Pero cuando las tribus enemigas del desierto, incluidos los árabes, se enteraron de que se reconstruían las murallas de Jerusalén, se enojaron. Y se juntaron para atacar la ciudad antes de que fueran terminadas. Pero Nehemías, al oír esto, armó a su gente. Y así trabajaban con espadas al cinto, y muchos llevaban una lanza en una mano, mientras con la otra extendían el mortero. Y para estar preparados para un ataque durante la noche, dormían con sus vestidos y las armas al lado. En estas terribles condiciones continuaron día tras día. Y después de cincuenta y dos días, la gran muralla de Jerusalén quedó terminada.
Luego, Nehemías convocó a los hijos de Israel tanto a los que habían residido en Jerusalén como a los que estaban en la región circundante. Y ajando estaban reunidos en el espacio abierto delante del Templo, presentó a uno de los profetas, un hombre de edad llamado Esdras.
Esdras apareció con algunos grandes rollos en los que estaban escritos muchos de los libros sagrados de los judíos. Y de pie en un púlpito que había sido levantado especialmente para esta ocasión, Esdras leyó una plegaria al Señor, y después comenzó a leer las leyes de Moisés. Habló con voz clara, y los sacerdotes del Templo, que estaban cerca de él, explicaban el sentido de las leyes. Y el pueblo se conmovió de tal manera, que empezó a llorar, echándose al suelo ante el Señor su Dios, y gritando: «¡Amén, amén!»
Después entonaron cánticos y subieron a la cima de la nueva muralla de Jerusalén forma dos en dos procesiones. Una caminaba en una dirección, y la otra iba en dirección contraria. Y mientras caminaban en torno a Jerusalén, entonaban sus alabanzas al Señor Dios. Cantaban con alegría. Allí estaba el nuevo Templo sobre el monte Moriah, y la gran muralla, caída en ruinas durante tantos años, se convertía de nuevo en anillo de defensa, protegiendo a la ciudad contra sus enemigos.
Jerusalén, la hermosa Jerusalén, la Ciudad de David, se levantaba de nuevo sobre sus alturas, rodeada de las verdes colinas de Judea y bañada con el sol dorado del cielo. (Manuel Komroff, 1970)
El destierro en Babilonia:
Entre 597 y 582 a.C., el rey Nabucodonosor de Babilonia redujo a escombros el rebelde reino de Judá, destruyó el Templo de Salomón y envió al destierro a miles de judíos de todas las clases sociales.
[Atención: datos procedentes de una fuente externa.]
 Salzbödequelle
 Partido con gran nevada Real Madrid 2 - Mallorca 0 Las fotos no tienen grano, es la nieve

Los judíos perdieron su independencia durante más de cuatro siglos, y su territorio se convirtió en botín de varios imperios sucesivos. Cuando Ciro II de Persia conquistó Babilonia en 539 a.C., 47 años después de la destrucción de Jerusalén, permitió a los judíos sobrevivientes emprender la repatriación. Muchos lo hicieron, pero otros permanecieron en Babilonia y formaron una próspera comunidad. La dura experiencia del exilio ayudó a los judíos a fortalecer su identidad ante el paganismo prevaleciente; además, se inició la canonización y difusión de las Escrituras hebreas y se fundaron muchas sinagogas.
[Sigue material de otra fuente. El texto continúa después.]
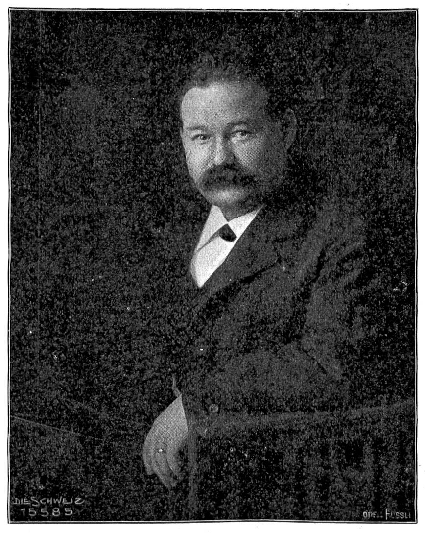 Porträtphoto des Journalisten Fritz Marti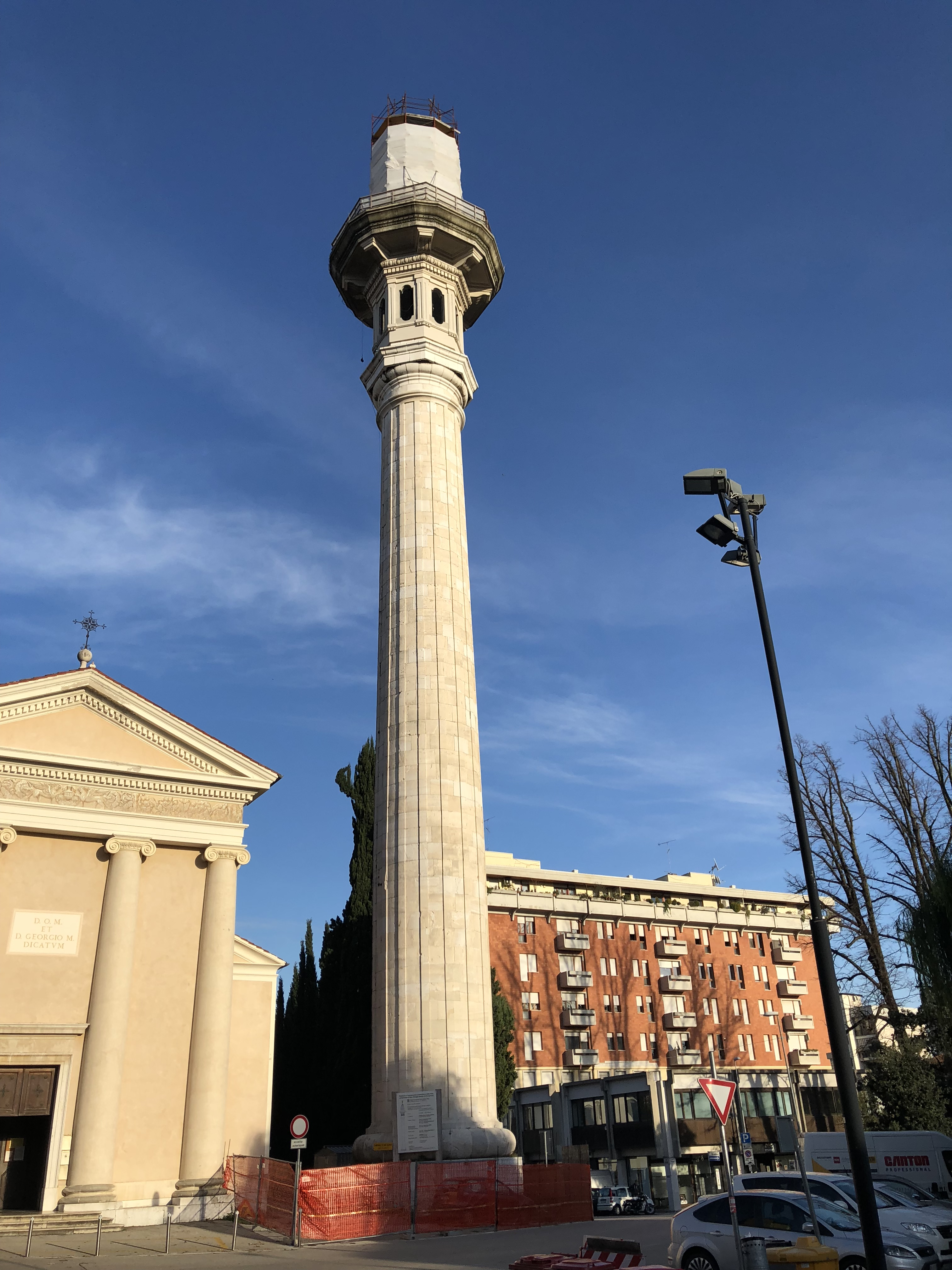 Campanile

Legado arquitectónico de Herodes el Grande (m. 4 a.C.):
Empleó muchos recursos para hacer de su reino uno de los más bellos del mundo antiguo. Las ciudades que Jesús y sus discípulos recorrieron estaban llenas de edificios públicos; en el interior había espléndidos palacios y villas para el rey, y por iniciativa de Herodes se remodelaron y construyeron muchos templos, entre ellos el de Jerusalén.
Renovó gran parte de la Ciudad Santa, y en ella erigió la más importante de sus construcciones: el templo que Jesús visitaría a los 12 años de edad y hacia el final de su vida. El primer Templo, edificado por Salomón, fue destruido por los babilonios en 586 a.C., y el segundo, una modesta estructura erigida en 520 a.C. por iniciativa de Zorobabel, se había deteriorado hasta quedar casi en ruinas. La ambiciosa renovación emprendida por el rey dio origen a un recinto muy modificado que en los días de Jesús se llegó a conocer como el Templo de Herodes.
Se siguieron las direcciones bíblicas en el plan de reconstrucción, la estructura del edificio tenía dimensiones relativamente pequeñas. Pero el monte del Templo -la plataforma de piedra sobre la que fueron erigidos el recinto y sus anexos- era monumental y convirtió el complejo en una verdadera maravilla arquitectónica.
Entre sus decisiones contradictorias está su acatamiento de las estrictas restricciones farisaicas al reconstruir el Templo, y a la vez permitir que en la entrada del recinto fuera colocada un águila romana, lo que le valió fuertes críticas y abundaba en la sospecha de que promovía el judaísmo por mera conveniencia mientras se inclinaba por la cultura griega como la mayoría de los aristócratas judíos.
Todavía perdura una parte del conjunto original, el llamado Muro de las Lamentaciones, donde los judíos devotos se reúnen a guardar duelo por la destrucción del Templo en 70 d.C. por los romanos.